Chapter 15

THERE WAS A BLUR OF stars and rain.

There was time to think of the outrage of it all: that she should tumble to her death like the sea captain’s bride when she was the good one! The Shevvingtons, who deserved a watery grave, would live on.

There was time to think of the horror of her very own lungs filling with water instead of air. Would it hurt? Or would she merely cease to be?

She slanted between the sea and the sky, pummeled with rain, assaulted with noise. Her toes curled on the shingles, trying to hang on. Below her, the sea screamed and taunted. It tossed feathers of sea foam on her bare legs.

She screamed, throwing her hands out, tilting herself backward, trying to lie down, trying —

But there was nothing there.

Her feet reached into space, gravity yanked her body after them, and her hands held only air.

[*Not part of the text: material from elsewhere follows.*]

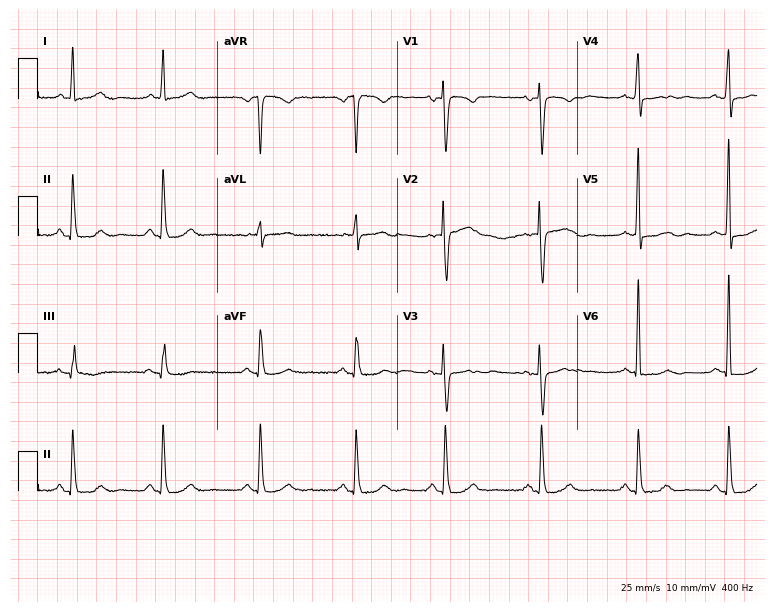
Standard 12-lead ECG recorded from a female patient, 70 years old (7.3-second recording at 400 Hz). None of these six findings is recorded: first-degree AV block, right bundle branch block, left bundle branch block, sinus bradycardia, atrial fibrillation, sinus tachycardia.

Christina landed immediately. Even her feet were surprised, and both her ankles turned in, having assumed, in a muscle and bone way, that they would never again hold up her body. She was standing on the sill formed by the odd little dormer of Anya’s bedroom.

Her tears of terror blended with the rain, as if she were one with the clouds.

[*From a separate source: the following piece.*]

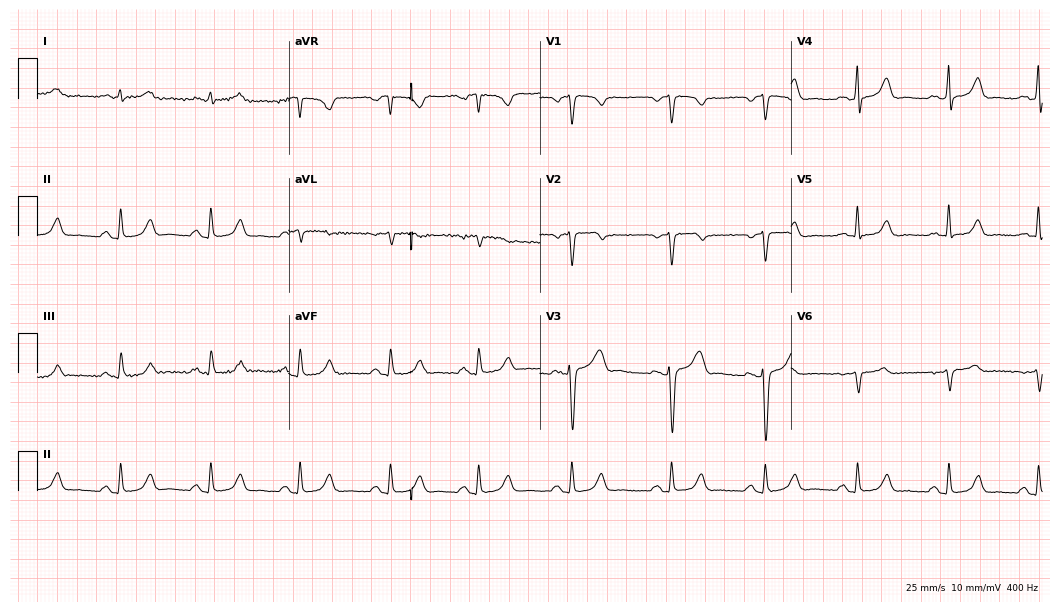
ECG (10.2-second recording at 400 Hz) — a 49-year-old male. Screened for six findings — first-degree AV block, right bundle branch block (RBBB), left bundle branch block (LBBB), sinus bradycardia, atrial fibrillation (AF), sinus tachycardia — none is recorded. Only these six findings were labelled.

Below her the roof formed a very slanted passage away from the sea cliffs, toward the street. She crawled onto the shingles, trying not to think of the waiting arms of the waves below. The roof sloped more steeply than Breakneck Hill. There had to be a window she could get in. She caught the edge of a shutter and clung to it, trying to get away from the sea. It was the window of the Shevvingtons’ bedroom. She could see their shadows.

She thought of the sea captain’s bride. Had she tried to catch herself, too? She thought of Anya. Was this Anya’s route — or had the Shevvingtons let her out, knowing Anya’s state of mind?

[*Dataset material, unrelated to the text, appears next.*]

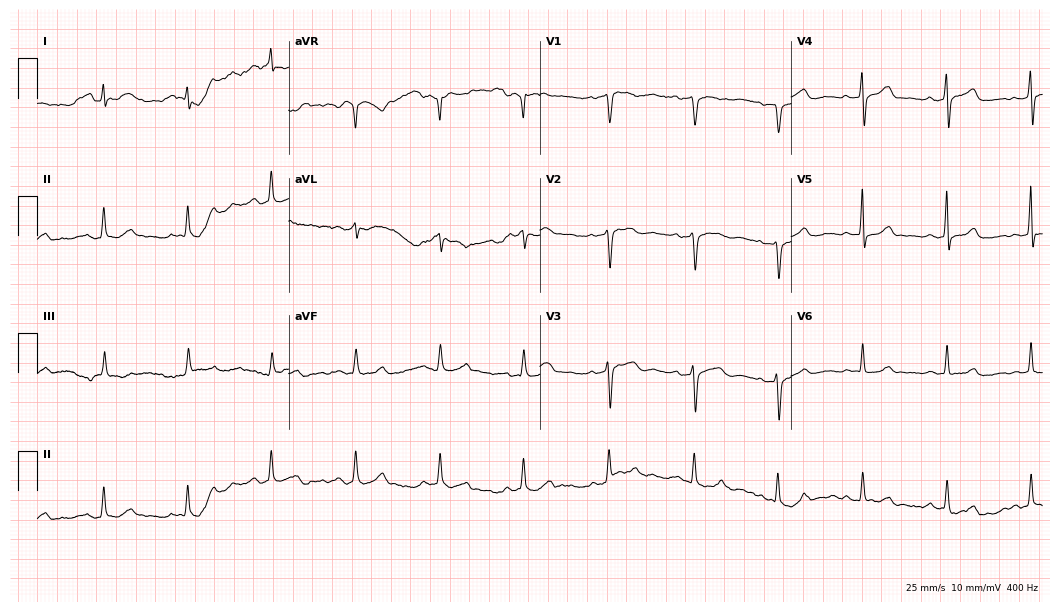
Electrocardiogram, a female patient, 39 years old. Of the six screened findings (first-degree AV block, right bundle branch block (RBBB), left bundle branch block (LBBB), sinus bradycardia, atrial fibrillation (AF), sinus tachycardia), none is recorded. Only these six findings were labelled.

Christina crawled forward, slithering closer and closer to the grim edge. The rain caught on the shingles and glittered like diamonds that would never be strung on necklaces. Don’t slow down, she told herself. If you stop to think about what you’re doing, you’ll panic.

Below her was the nearly flat roof of the kitchen stoop. Christina inched down the wet shingles, clung for a moment to the gutters, dangled her feet as far as she could, and let go.

She could not even hear the thud of her own feet landing. The sound of the storm had drowned the sound of her crash.

Anya, wait for me! Christina thought. Her chest hurt from the desperate thudding of her own heart.

One more jump to go. Down into the back alley. But this last jump would be the worst; pavement was hard, unforgiving. The ocean might call, Float in me. The earth made no such promises. Break your bones on me, said the earth.

She jumped, landing knees first in a puddle full of sodden leaves. Her knees were skinned and bleeding. Her insides felt jarred loose. She stared up at Schooner Inne. She could not believe the height she had come down. She saw the Shevvingtons rushing from window to window, trying to figure out where Christina was now.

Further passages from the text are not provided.